July 2009 Forecast
By Michael Lynderey
July 3, 2009
Although it may not be obvious at first glance, July 2009 is looking like a strong month. Aside from the two big bruisers (Potter and the token CGI release), there are enough movies that have the potential to end up around, or even solidly over, the $100 million mark. There is also a higher than average concentration of family films competing for the same demographic - a sure sign of some bad scheduling decisions.
1) Harry Potter and the Half-Blood Prince (July 15th)
The Harry Potter films are becoming like this decade's version of the Friday the 13th series. They just won't stop making them (no letters, please; yes, I know there's some semblance of difference between the two). No matter how many times it looks like Potter is finally dead, they always bring him back for another go-around. Where did the last one - part 5, was it – leave off? Was that the one where they accidentally resurrected Potter with a lightning bolt, and then had to spend the movie trying to drown him again in Hogwarts Lake? Or was that the one where he had to fight that pissed-off psychic teenage girl? Well, if Potter can survive that, I doubt he's going to have any trouble making it through whatever they have lined up for him this time. As long as the series fundamentals are the same - a bunch of horny teenagers, a lake, and the somehow-still alive Potter on the rampage again - this latest and decidedly needless entry will have no trouble raking in the cash. And if it's a success, I imagine we're going to get another sequel. Or two.

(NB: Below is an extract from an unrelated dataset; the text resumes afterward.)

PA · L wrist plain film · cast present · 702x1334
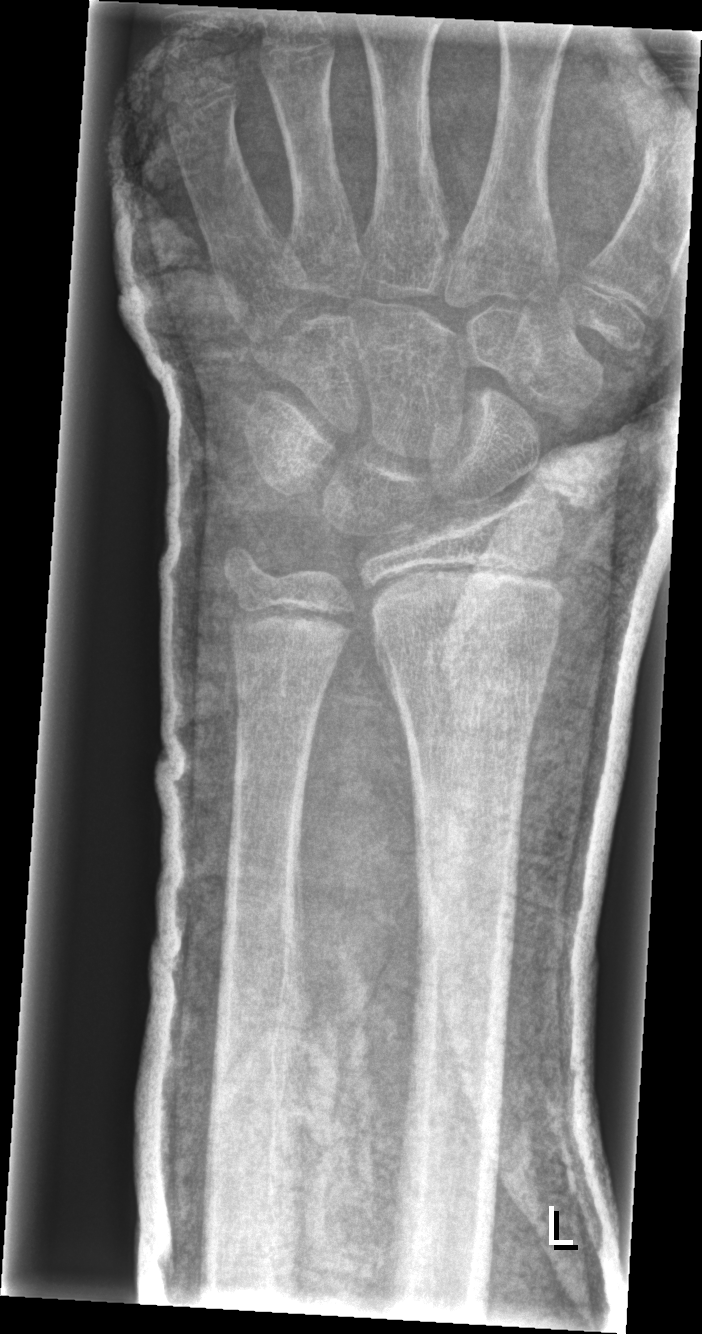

Opening weekend: $150 million five-day / Total gross: $292 million
2) Ice Age: Dawn of the Dinosaurs (July 1st)
The Ice Age series is like this decade's version of the Nightmare on Elm S... okay, I won't go there again. If I seem disgruntled, it's because this month has managed to pack in several of my least favorite subgenres. CGI franchisery, in particular, has gone haywire. The last Ice Age opened with $68 million and finished with $195 million. Thanks to the plump 4th of July opening slot, this one's going to end up even higher. A drawback is the sameness of the film - aside from a female version of Scrat (that little sabre-toothed squirrel), there don't appear to be any additions to the fray. In a sense, that's a strength (don't fix what isn't broken), but it's also a weakness. The kidmovie assault in the weeks following will probably hurt Ice Age's legs some, but it seems like an easy $200+ million grosser anyway.
Opening weekend: $95 million five-day / Total gross: $250 million
3) Funny People (July 31st)
Speaking of unfriendly subgenres - Funny People looks to be the definitive Apatow male-bonding movie of the year. For Seth Rogen, it's going to be a return to solid $100 million shores, after his solo disappointments Observe and Report and Zack and Miri. For Adam Sandler, it'll be yet another in a long, long line of three-digit grossers, though his last two films only just passed the $100 million mark. I maintain, in fact, that Sandler remains the second biggest movie star in North America (with Will Smith at #1) – other than Sandler and Smith, no actor has headlined a $100 million-grossing movie in every consecutive year since (and including) 2002. That very respectable chain isn't going to be broken anytime soon. Bottom line - the audiences that loved the 40 Year-Old Virgin and Knocked Up are certainly not going to be kept away from Apatow's third directorial effort, and the presence of Sandler is only going to up the ante.